Dick once wrote, "Reality is that which, when you stop believing in it, doesn't go away." That's essentially the thesis statement of every cyberpunk novel worth reading. The genre keeps asking what's real when everything around you, your memories, your identity, the news, the economy, can be manufactured.


Madeleine Ashby's Company Town is set on an oil rig off Newfoundland. The protagonist is one of the only unaugmented people in her community. Ashby doesn't write the chrome-and-neon version of cyberpunk. She writes the version where the technology is mundane and the class divide is the point, and the story feels more honest for it because most people's experience of technology isn't glamorous. It's whatever their employer installs on their body to make them more productive.


The cyberpunk city is always raining.
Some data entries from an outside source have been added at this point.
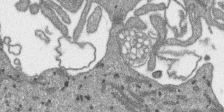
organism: Human
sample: Lung epithelial cells infected with SARS-CoV-2
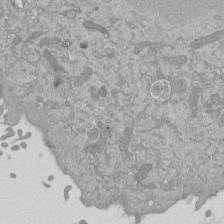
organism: Mouse
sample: ED-1 cell nuclei; centrioles
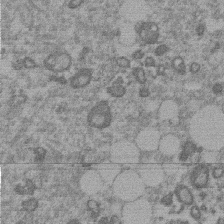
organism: Mouse
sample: Dividing mouse embryo 1 cell stage
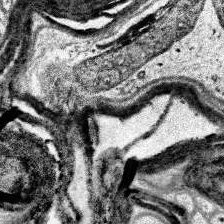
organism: Human
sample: Temporal Lobe
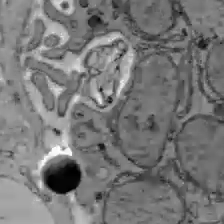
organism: C57BL Mouse
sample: Liver
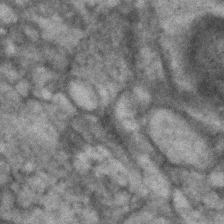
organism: Human
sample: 1205lu cells
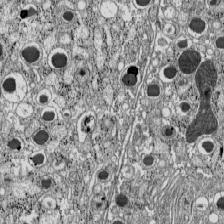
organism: C57BL Mouse
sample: Pancreatic islet
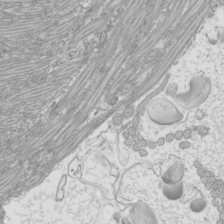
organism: Mouse
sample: Cilia; mouse epididymis
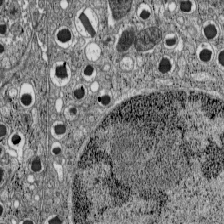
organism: C57BL Mouse
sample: Pancreatic islet
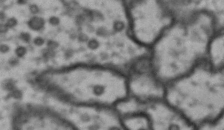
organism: Drosophila
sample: Brain
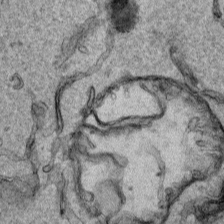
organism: Human
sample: Mitochondria in HCT116 cells
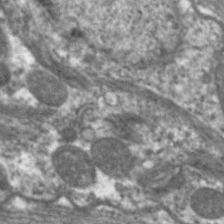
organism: C. elegans
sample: Pharynx
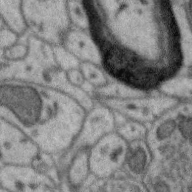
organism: Zebra finch
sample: Brain
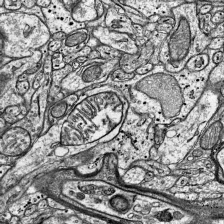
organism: Mouse
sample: Visual Cortex
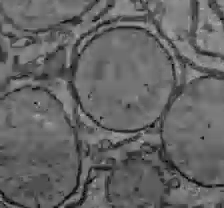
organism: C57BL Mouse
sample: Liver
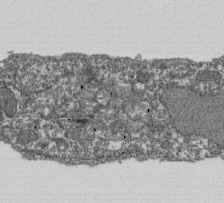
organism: Dictyostelium discoideum
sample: Dictyostelium multivesicular bodies
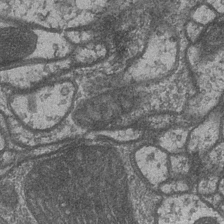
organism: Drosophila
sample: Optic medulla
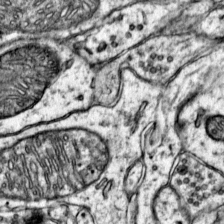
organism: Mouse
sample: Primary visual cortex
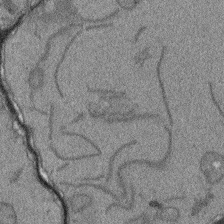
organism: Arabidopsis thaliana
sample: Root tip
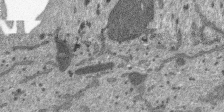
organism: Human
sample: Lung epithelial cells infected with SARS-CoV-2
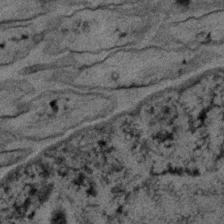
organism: C. elegans
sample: C. elegans embryo
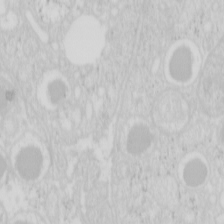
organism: Mouse
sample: Pancreas
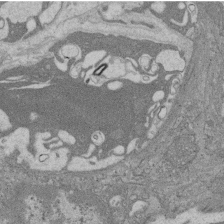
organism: Rat
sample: Salivary granule
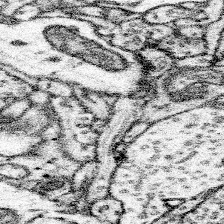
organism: Mouse
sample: Somatosensory cortex neuropil
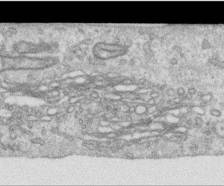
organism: Human
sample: Centriole in RPE cells
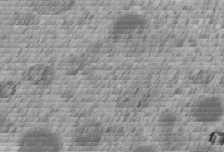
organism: C. elegans
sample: C. elegans embryo early stage
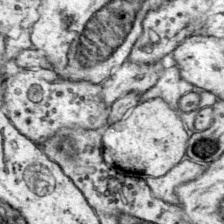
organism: Mouse
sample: Primary visual cortex
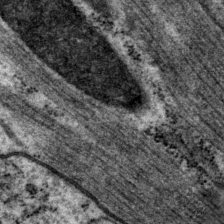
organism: P. pacificus
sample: Pharynx
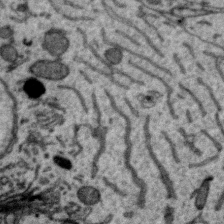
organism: Zebra finch
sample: Brain
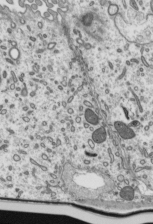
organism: Mouse
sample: Mouse epididymis efferent ductule cilia
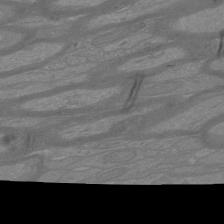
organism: Mouse
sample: Cortical neurons
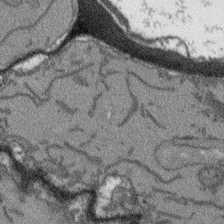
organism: Arabidopsis thaliana
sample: Root tip
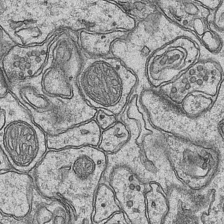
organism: Mouse
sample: CA1 Hippocampus
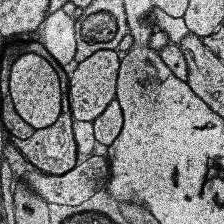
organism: Human
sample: Temporal Lobe
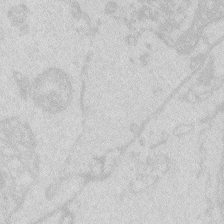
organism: Zebrafish
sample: Macrophage
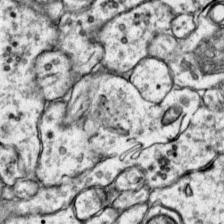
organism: Mouse
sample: Primary visual cortex
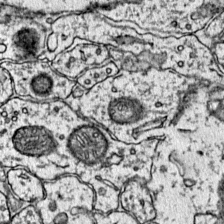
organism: Mouse
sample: Primary visual cortex
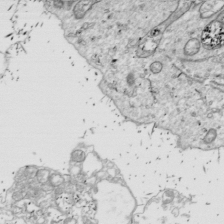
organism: Drosophila
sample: Cell division; meiosis; drosophila spermatocytes
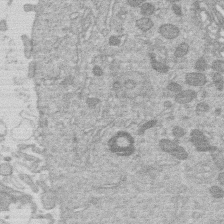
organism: Human
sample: Macrophage cells
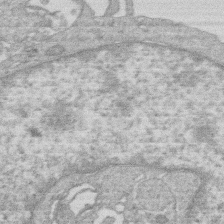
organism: Human
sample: Macrophage cells
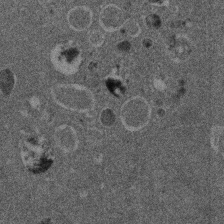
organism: Mouse
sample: Dividing mouse embryo 1 cell stage
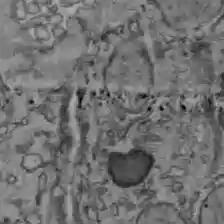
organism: C57BL Mouse
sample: Liver
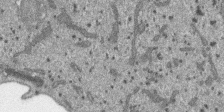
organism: Human
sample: Lung epithelial cells infected with SARS-CoV-2
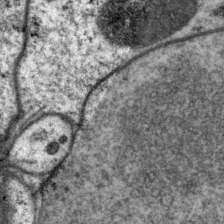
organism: P. pacificus
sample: Pharynx
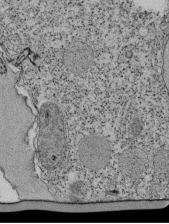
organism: Tetrahymena
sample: Cilia in tetrahymena
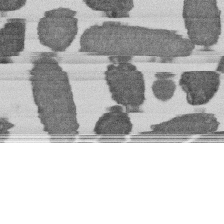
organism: E. coli
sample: Bacterial nucleoid
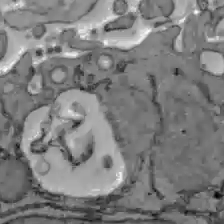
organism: C57BL Mouse
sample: Liver
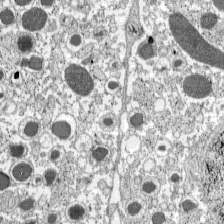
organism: C57BL Mouse
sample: Pancreatic islet
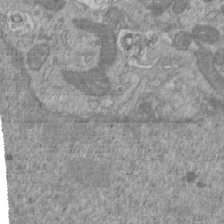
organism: Mouse
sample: ED-1 cell nuclei; centrioles

At some point this became a cliche, but I think the rain does something functional that's hard to replace. It shrinks the world. It makes characters move through tight spaces, avoid eye contact, stay close to walls. The weather becomes architecture.


Body modification as a trope works best when the character pays for it with something they didn't expect to lose. The metal arm is cheap. What it does to your sense of self, or your relationship with someone who can't afford one, that's where the story lives.
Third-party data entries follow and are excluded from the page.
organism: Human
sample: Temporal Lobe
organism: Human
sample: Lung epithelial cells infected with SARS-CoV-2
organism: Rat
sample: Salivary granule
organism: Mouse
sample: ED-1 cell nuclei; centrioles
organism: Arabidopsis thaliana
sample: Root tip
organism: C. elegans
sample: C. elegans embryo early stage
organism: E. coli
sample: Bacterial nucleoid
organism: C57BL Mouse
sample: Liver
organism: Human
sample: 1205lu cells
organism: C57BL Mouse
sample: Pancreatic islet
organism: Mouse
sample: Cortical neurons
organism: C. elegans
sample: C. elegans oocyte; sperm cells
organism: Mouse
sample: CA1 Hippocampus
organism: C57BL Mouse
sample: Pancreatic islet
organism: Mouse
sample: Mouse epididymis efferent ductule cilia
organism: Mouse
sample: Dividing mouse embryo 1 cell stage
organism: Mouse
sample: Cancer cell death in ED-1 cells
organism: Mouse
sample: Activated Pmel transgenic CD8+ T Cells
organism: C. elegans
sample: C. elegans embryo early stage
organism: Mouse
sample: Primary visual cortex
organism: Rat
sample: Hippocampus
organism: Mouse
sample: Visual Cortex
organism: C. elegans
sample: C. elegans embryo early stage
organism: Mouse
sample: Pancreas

Cory Doctorow's Little Brother explains real cryptography within the plot. The protagonist is a teenager fighting government surveillance in San Francisco after a terrorist attack. Doctorow doesn't simplify the technology or wave his hands around it. He trusts the reader to care about how the tools work because understanding the tools is what gives the resistance its weight.


Readers of cyberpunk will tolerate a bleak world for 400 pages, but they won't tolerate a bleak world with no one in it worth caring about. The darkness is the setting. The character who still tries is the story.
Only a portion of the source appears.